The syntax for a for loop is as follows:
```{r}
# for (iterator in values_iterator_can_assume){
# computation
# }
```
The syntax for a while loop is as follows:
```{r}
# while (condition){
# computation
# }
```
The key difference between these types of loop is that a while loop breaks when the condition fails to be met; the loop preforms calculations _while_ the condition is met. A for loop preforms the computation for all values of the iterator in the list/vector/etc. of values specified in the "for" statement.

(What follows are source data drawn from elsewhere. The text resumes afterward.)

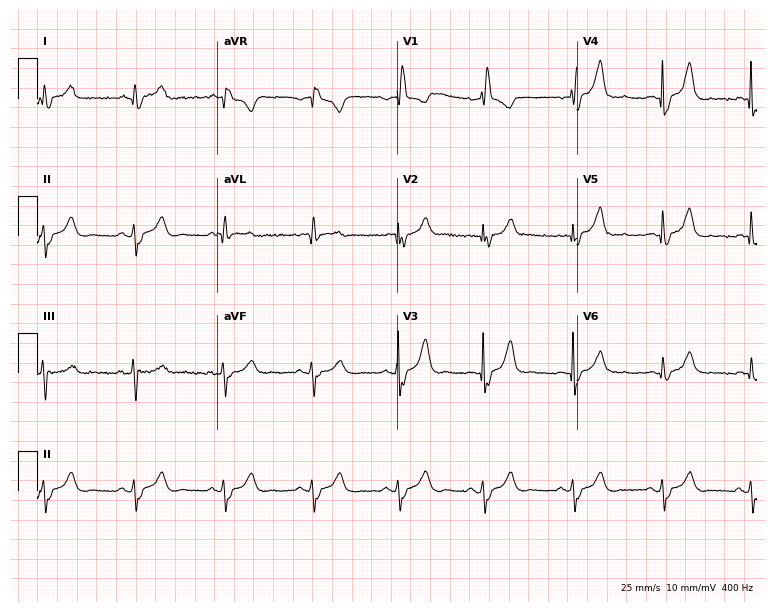
Electrocardiogram (7.3-second recording at 400 Hz), a female, 77 years old. Interpretation includes right bundle branch block.
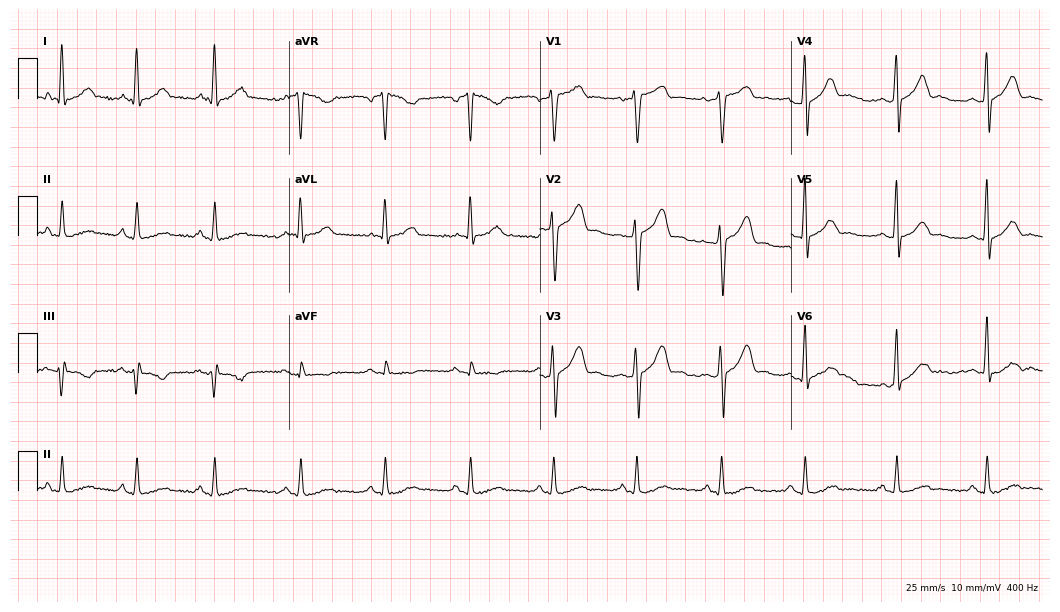
Standard 12-lead ECG recorded from a 43-year-old male. None of these six findings is recorded: first-degree AV block, right bundle branch block, left bundle branch block, sinus bradycardia, atrial fibrillation, sinus tachycardia. Findings outside these six are not listed.
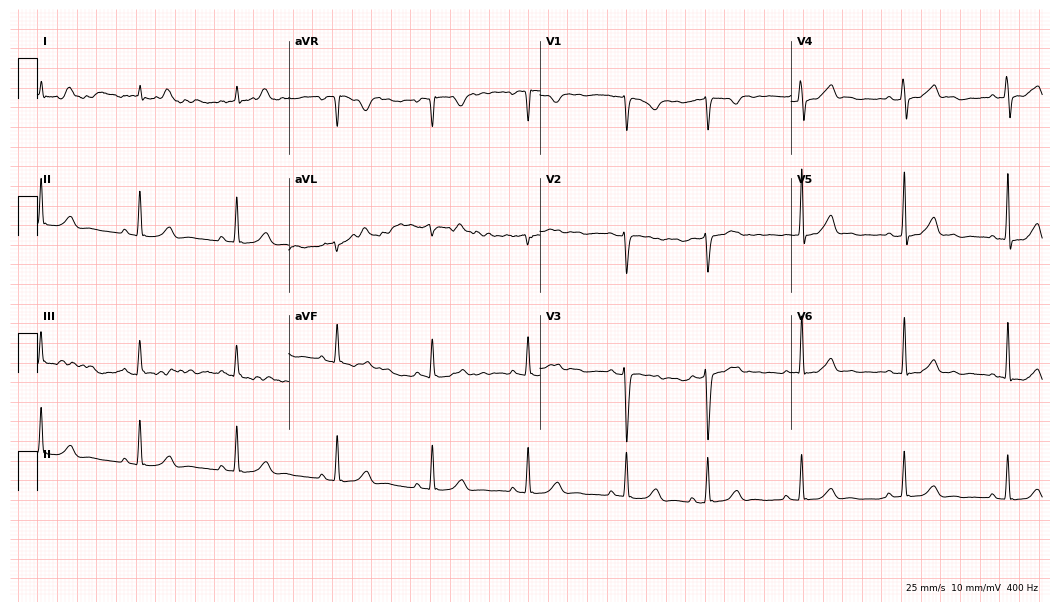
Standard 12-lead ECG recorded from a female, 24 years old (10.2-second recording at 400 Hz). None of these six findings is recorded: first-degree AV block, right bundle branch block (RBBB), left bundle branch block (LBBB), sinus bradycardia, atrial fibrillation (AF), sinus tachycardia. Only these six findings were labelled.
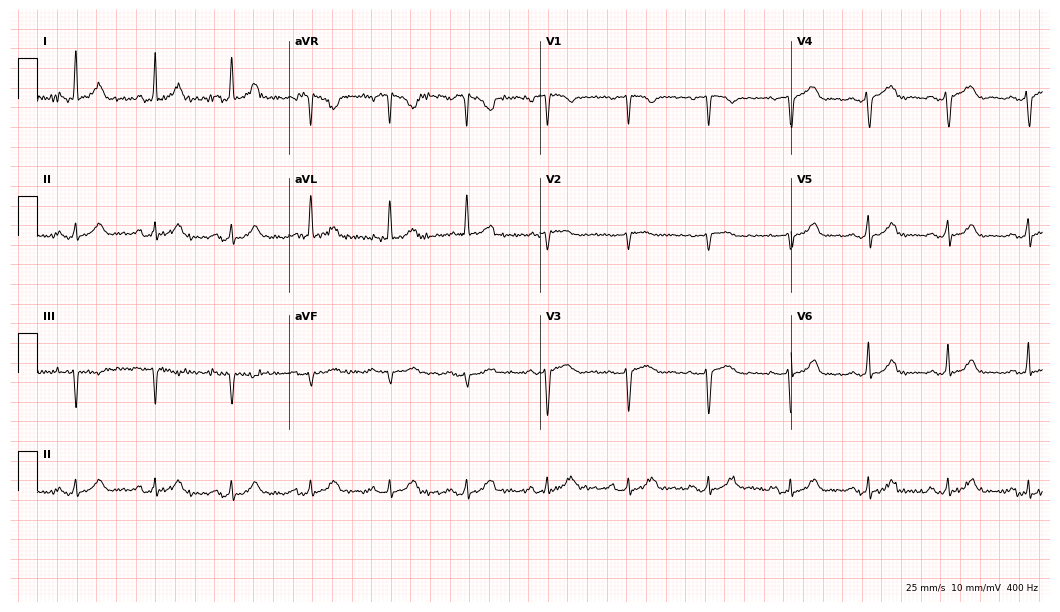
12-lead ECG from a 27-year-old female patient (10.2-second recording at 400 Hz). No first-degree AV block, right bundle branch block (RBBB), left bundle branch block (LBBB), sinus bradycardia, atrial fibrillation (AF) or sinus tachycardia recorded for this tracing. Only these six findings were labelled.
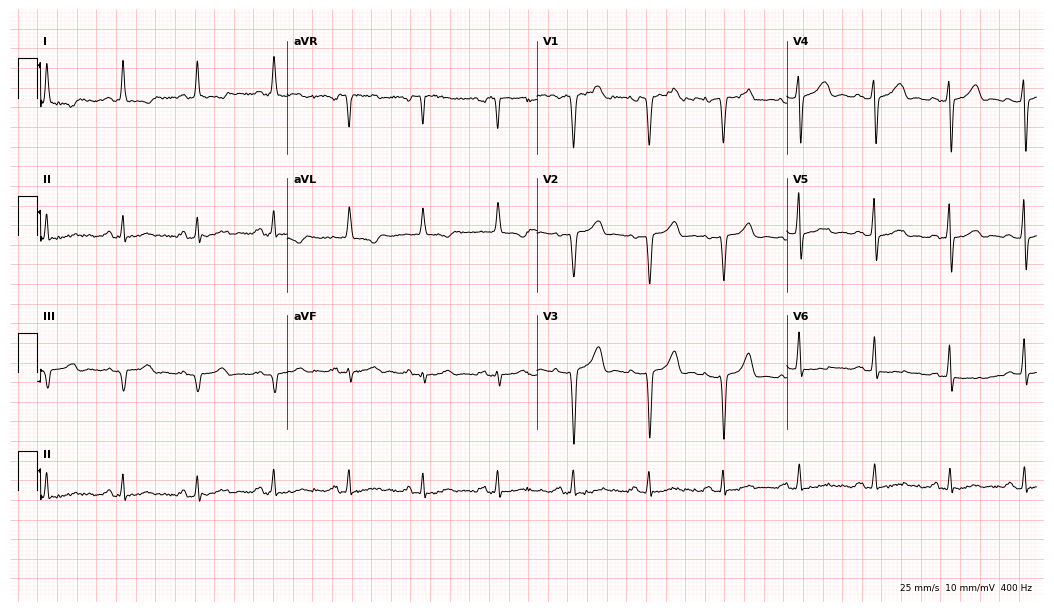
Electrocardiogram (10.2-second recording at 400 Hz), a 58-year-old female patient. Of the six screened findings (first-degree AV block, right bundle branch block (RBBB), left bundle branch block (LBBB), sinus bradycardia, atrial fibrillation (AF), sinus tachycardia), none is recorded.
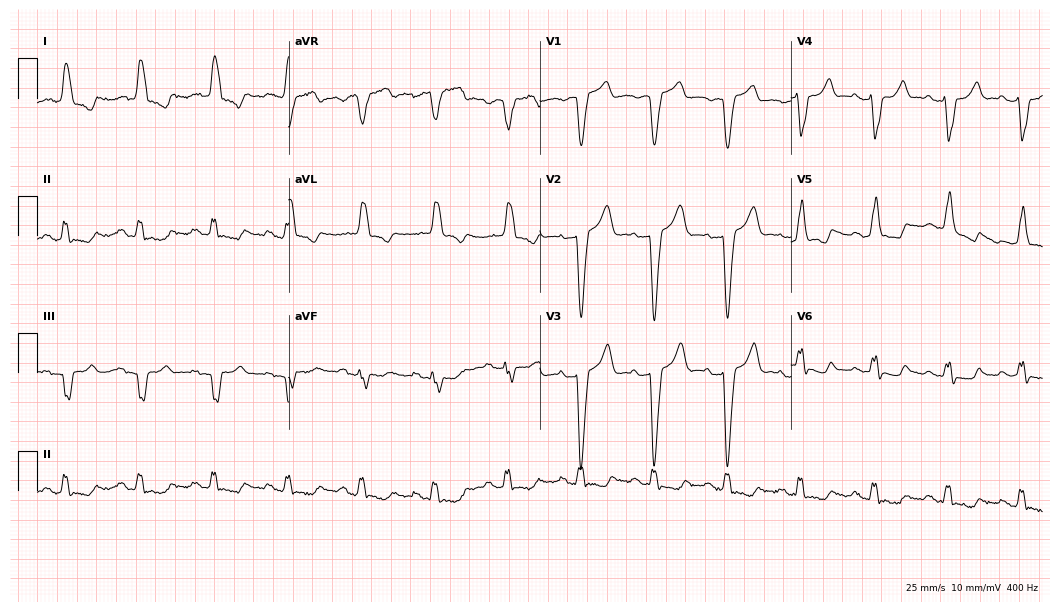
Standard 12-lead ECG recorded from a female patient, 80 years old (10.2-second recording at 400 Hz). The tracing shows left bundle branch block (LBBB).
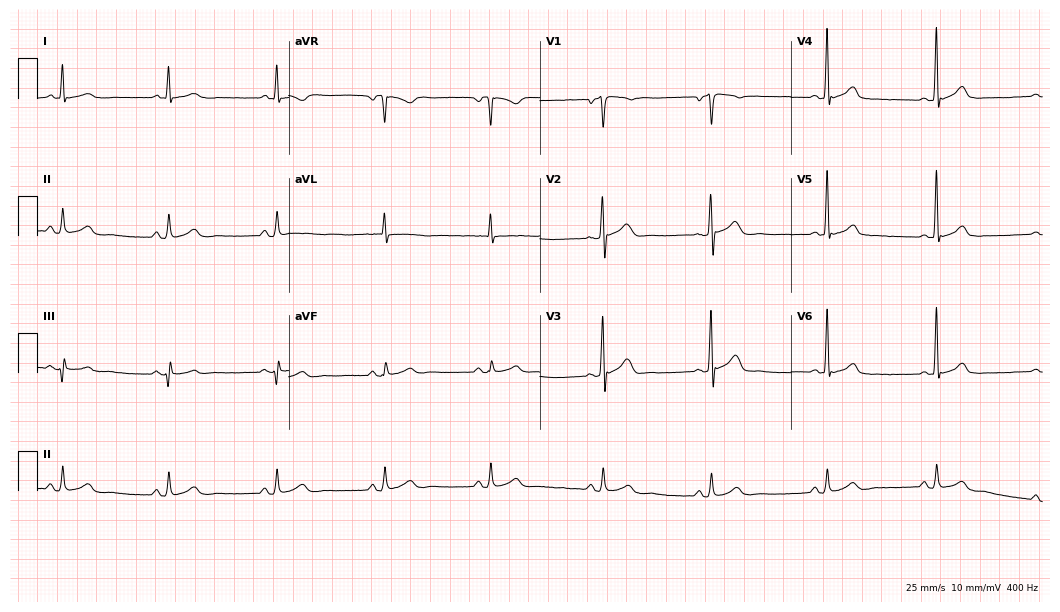
Standard 12-lead ECG recorded from a 48-year-old male patient (10.2-second recording at 400 Hz). None of these six findings is recorded: first-degree AV block, right bundle branch block (RBBB), left bundle branch block (LBBB), sinus bradycardia, atrial fibrillation (AF), sinus tachycardia. Findings outside these six are not listed.
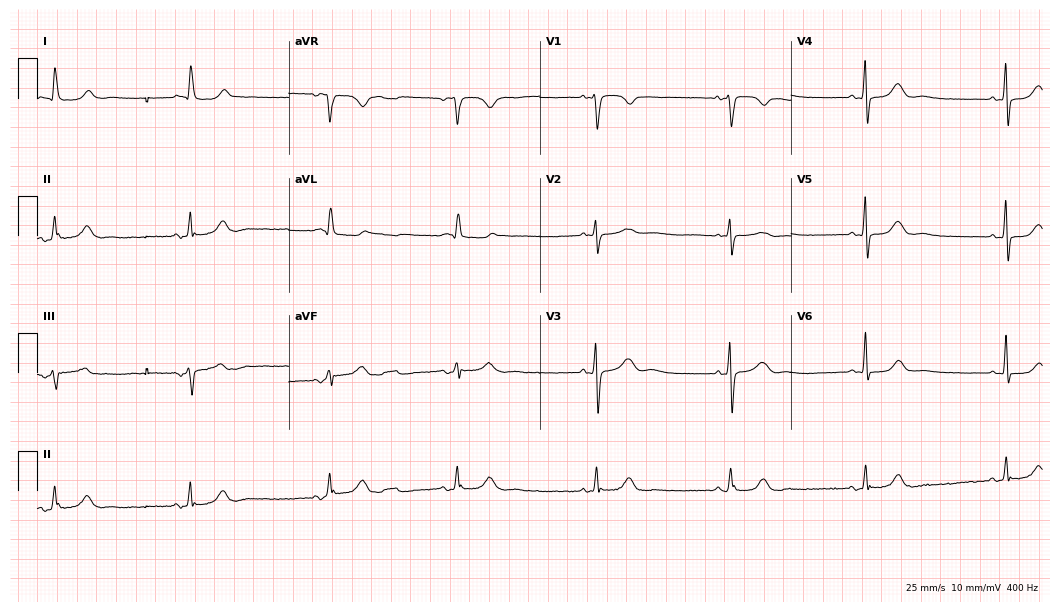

The below for loop prints the values in the vector the iterator `num` can assume (one by one):
```{r}
v <- c(2, 4, 6, 8, 10)
for (num in v) {
print(num)
}
```
Equivalently, we could write
```{r}
for (i in 1:5) {
print(v[i])
}
```
This set up is quite powerful. We can now perform tasks _iteratively_:
```{r}
# creates vector where each number is 3 more than the previous number:
x <- c(0.4)
for (i in 1:5) {
x[i+1] <- x[i] + 3
}
x
# calls sqrt() function from inside loop
x <- c(0.4)
for (i in 1:5) {
x[i+1] <- sqrt(x[i])
}
x
```
To constrast for and while loops, consider the following:
```{r}
x <- 0.4
i <- 1
y <- c() ### need to declare y so that values can be added in below loop
while (x <= 0.9999) {
y[i] <- x
x <- sqrt(x)
i <- i + 1 # updating i so that y can be updated in next step
}
### note we could just keep track of x if we:
### 1) use the condition x[i] <= 0.9999
### 2) calculate the next term in the sequence of sqrts using x[i+1] <- sqrt(x[i])
y
```
The above loop returns the sequence of square roots $0.4, \sqrt{0.4}, \sqrt{\sqrt{0.4}}, \dots$. Importantly, the loop terminates when an element of this sequence is greater than 0.9999. The number of iterations until this happens is not specified. This means while loops can run for infinite time if their conditions are never violated. It is best to have checks in place to make sure this doesn't happen!